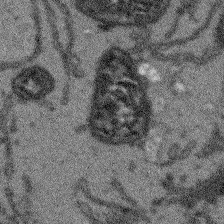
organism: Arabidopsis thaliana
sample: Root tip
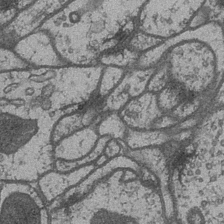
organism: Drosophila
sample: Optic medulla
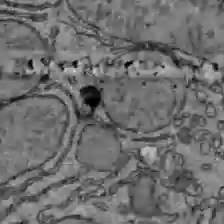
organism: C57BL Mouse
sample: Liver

============

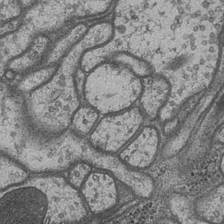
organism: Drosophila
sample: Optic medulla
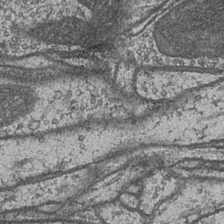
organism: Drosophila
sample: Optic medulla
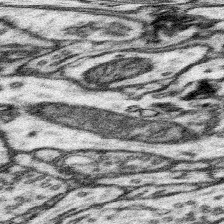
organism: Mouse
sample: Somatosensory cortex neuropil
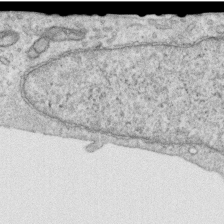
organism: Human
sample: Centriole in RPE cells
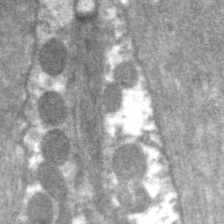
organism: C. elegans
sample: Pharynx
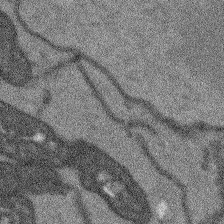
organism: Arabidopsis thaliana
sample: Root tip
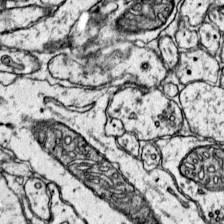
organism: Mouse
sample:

============

Each line in the listing either holds the word "sample" or does not. Report how many do, as a bare number.

> [TASK SOLUTION] 10